既存のプロミス実装と相互運用するために、言語ではプロミスの代わりに Thenable を使用することができます。例えば、 Promise.resolve
はプロミスの解決だけでなく、 Thenable の追跡も行います。
js
const aThenable = {
then(onFulfilled, onRejected) {
onFulfilled({
// The thenable is fulfilled with another thenable
then(onFulfilled, onRejected) {
onFulfilled(42);
},
});
},
};
Promise.resolve(aThenable); // プロミスは 42 で履行
プロミスの並行処理
Promise
クラスは,非同期タスクの並行処理を容易にするために、4 つの静的メソッドを提供しています。
Promise.all()
-
すべてのが履行されたときに履行され、いずれかのプロミスが拒否されると拒否される。
Promise.allSettled()
-
すべてのプロミスが決定されたときに履行される。
Promise.any()
-
いずれかのプロミスが履行されたときに履行され、すべてのプロミスが拒否されると拒否される。
Promise.race()
-
いずれかのプロミスが決定されたときに決定されます。
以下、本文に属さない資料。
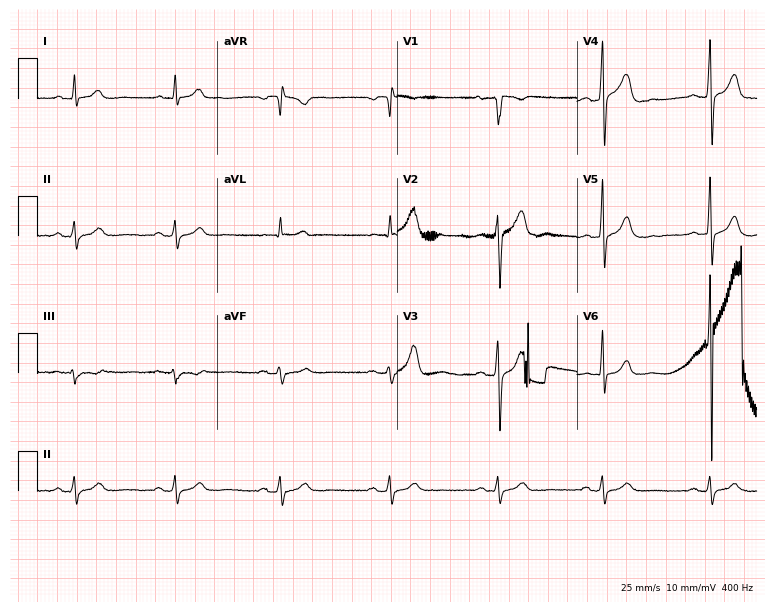
Electrocardiogram (7.3-second recording at 400 Hz), a male, 36 years old. Overall reading on record: normal ECG.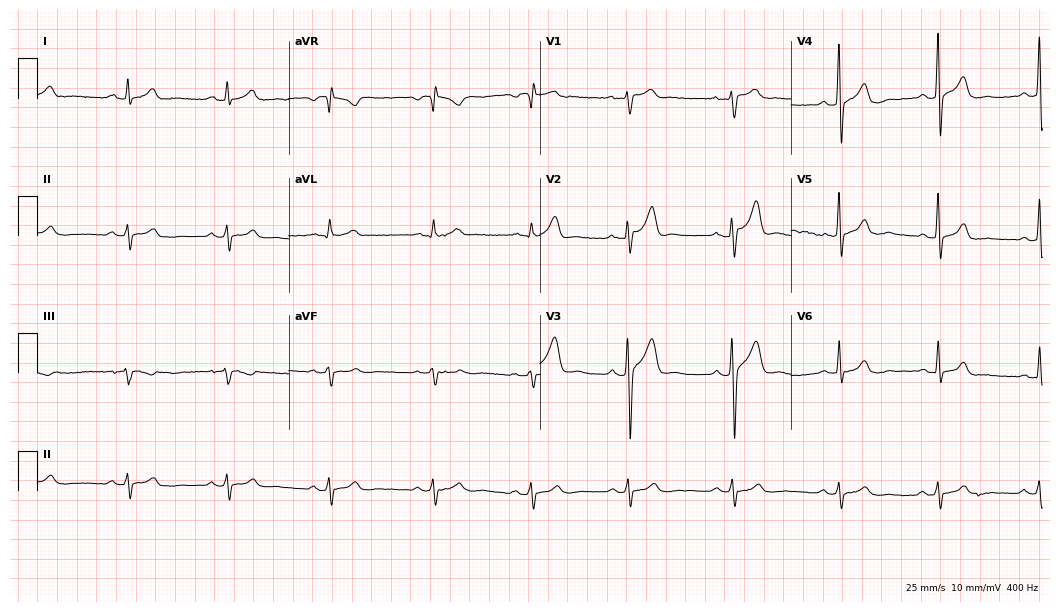
12-lead ECG (10.2-second recording at 400 Hz) from a 40-year-old man. Screened for six findings — first-degree AV block, right bundle branch block, left bundle branch block, sinus bradycardia, atrial fibrillation, sinus tachycardia — none is recorded. Other findings, if any, are not listed.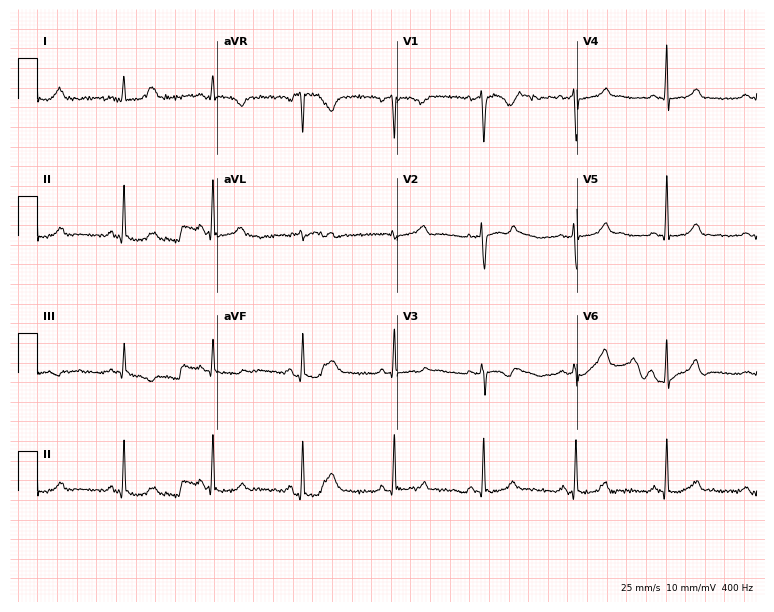
ECG — a female patient, 40 years old. Labelled as a normal ECG.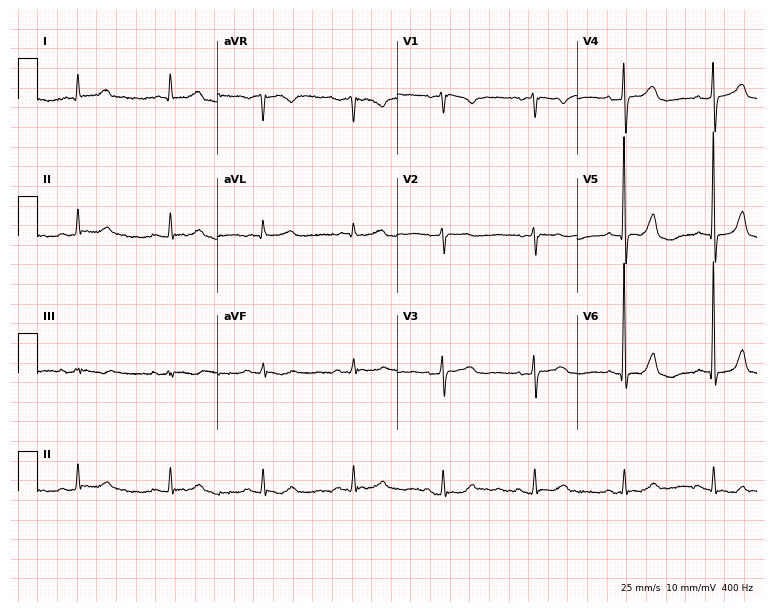
12-lead ECG from an 80-year-old female patient. Screened for six findings — first-degree AV block, right bundle branch block, left bundle branch block, sinus bradycardia, atrial fibrillation, sinus tachycardia — none is recorded.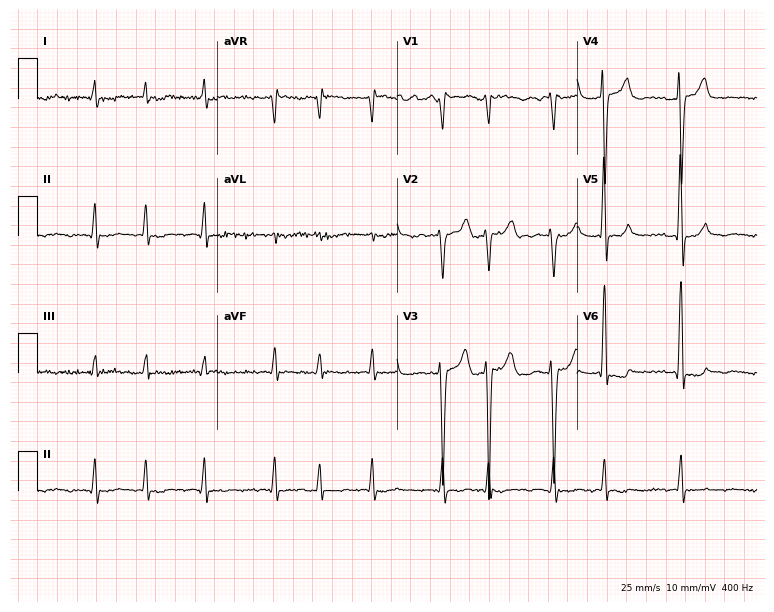
12-lead ECG from a 59-year-old man. Shows atrial fibrillation.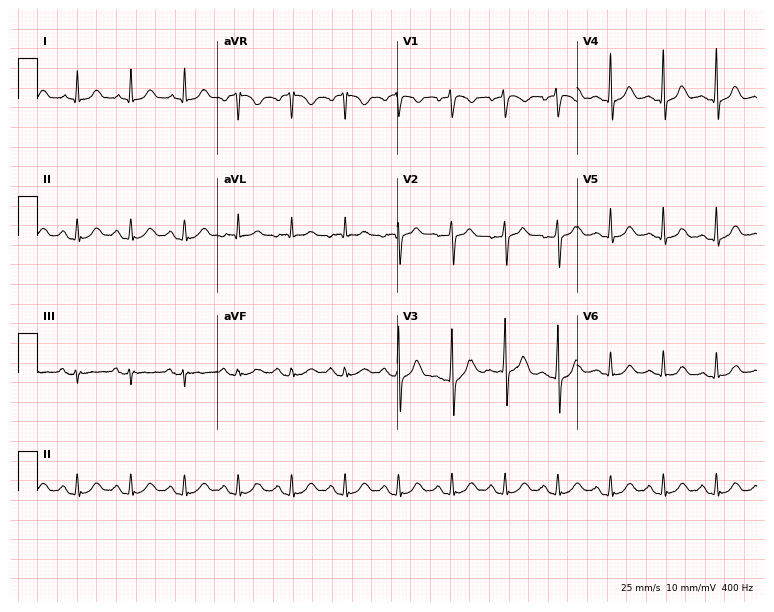
12-lead ECG from a male patient, 46 years old. Findings include sinus tachycardia (a sinus rate of 100 beats per minute or more).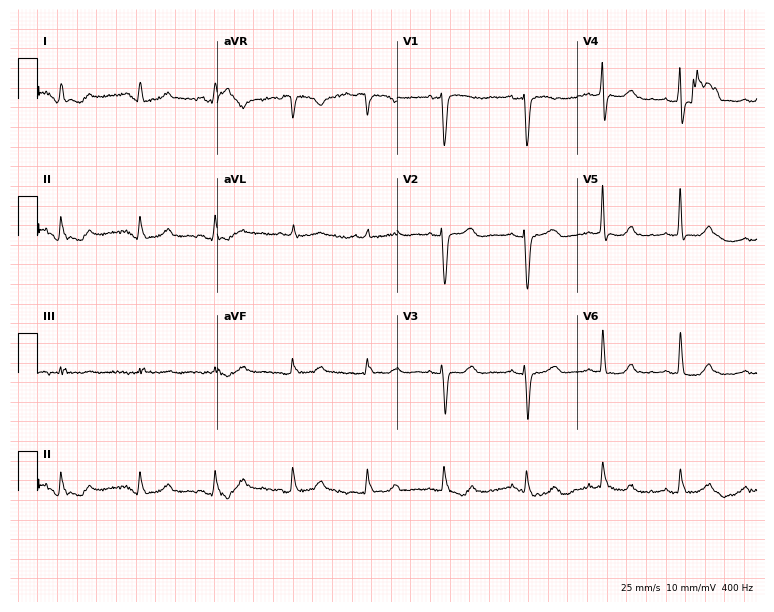
Standard 12-lead ECG recorded from a 65-year-old female. None of these six findings is recorded: first-degree AV block, right bundle branch block (RBBB), left bundle branch block (LBBB), sinus bradycardia, atrial fibrillation (AF), sinus tachycardia. Findings outside these six are not listed.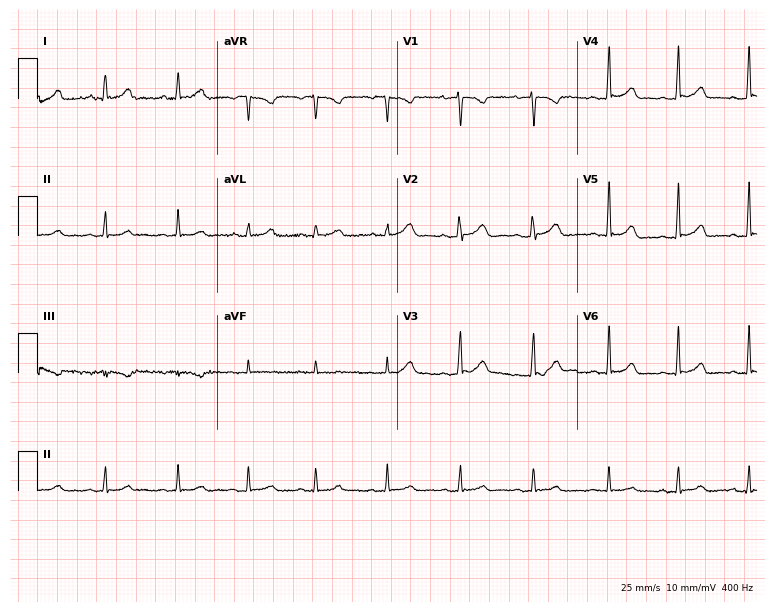
ECG — a female patient, 18 years old. Labelled as a normal ECG.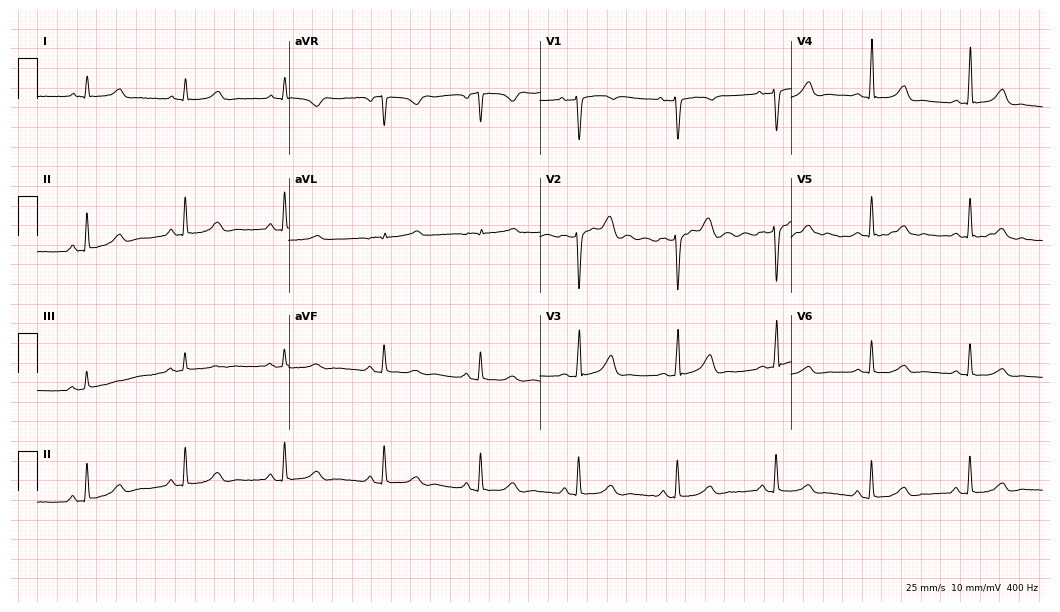
12-lead ECG from a female, 45 years old (10.2-second recording at 400 Hz). Recorded interpretation: within normal limits.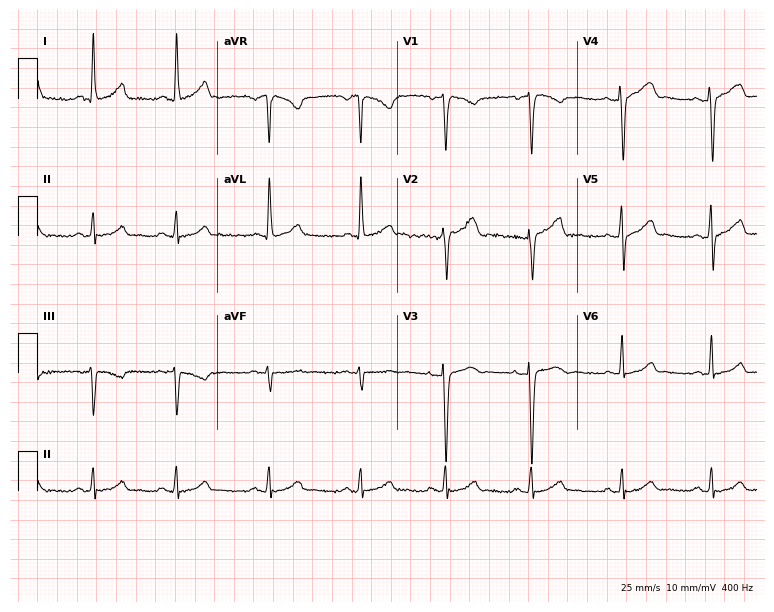
ECG — a 42-year-old female patient. Labelled as a normal ECG.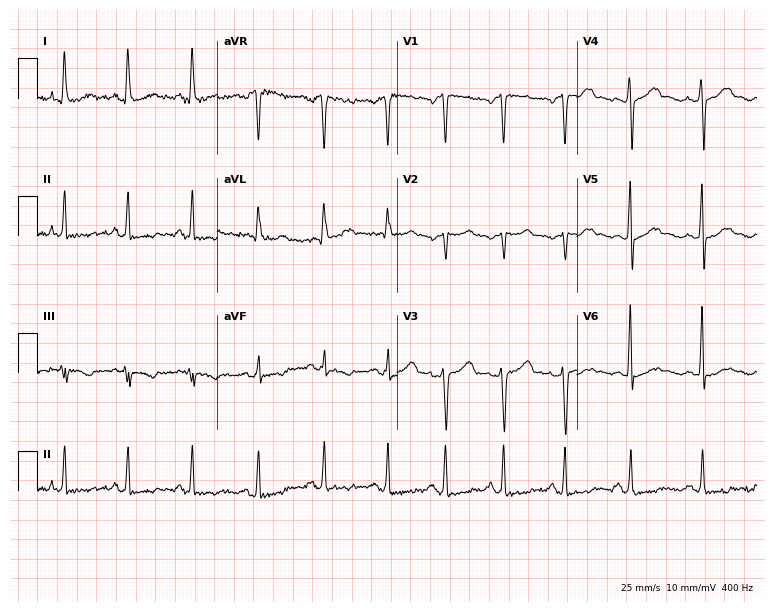
Resting 12-lead electrocardiogram (7.3-second recording at 400 Hz). Patient: a 28-year-old woman. Read as a normal ECG.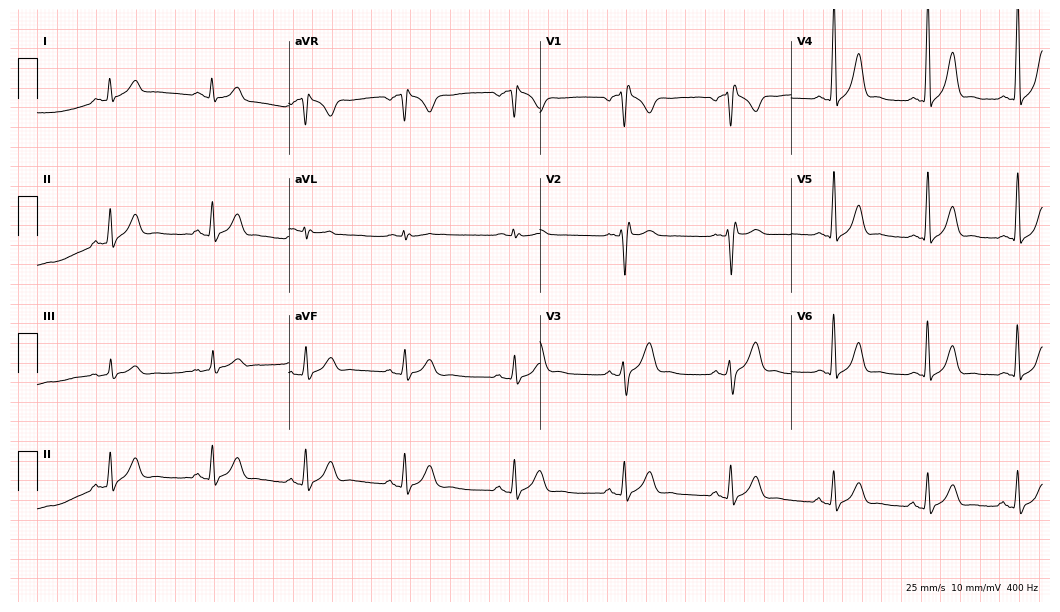
ECG — a 22-year-old male patient. Findings include right bundle branch block (RBBB).

すなわち、いずれかのプロミスが履行されれば履行され、いずれかのプロミスが拒否されれば拒否されます。
これらのメソッドはすべて、プロミスの反復可能オブジェクト(正確には Thenable)を受け取り、新しいプロミスを返します。これらはすべてサブクラス化に対応しています。つまり、 Promise
のサブクラスに対して呼び出すことができ、その結果はサブクラスの種類を持つプロミスになります。そのためには、サブクラスのコンストラクターに Promise()
と同じ定義を実装する必要があります。すなわち、単一の executor
関数を取り、これが resolve
と reject
コールバック関数を引数として取るようにします。また、サブクラスには静的メソッドの resolve
も必要です。これは Promise.resolve()
のように呼び出すことができ、値をプロミスに解決するためのメソッドです。
JavaScript はもともとシングルスレッドなので、指定された瞬間には 1 つのタスクしか実行されませんが、異なるプロミス間で制御が移り、プロミスの実行が同時に行われるように見えることがあることに注意してください。JavaScript で並列実行を行うには、ワーカースレッドを使うしかありません。
コンストラクター
Promise()
-
新しい
Promise
オブジェクトを生成します。このコンストラクターは主に、まだプロミスに対応していない関数をラップするために使われます。
静的メソッド
Promise.all()
-
すべてのプロミスが履行されるか、拒否されるかするまで待ちます。
返却されたプロミスが履行された場合、履行されたプロミスが、複数のプロミスが含まれる反復可能オブジェクトで定義された順番で入った集合配列の値によって履行されます。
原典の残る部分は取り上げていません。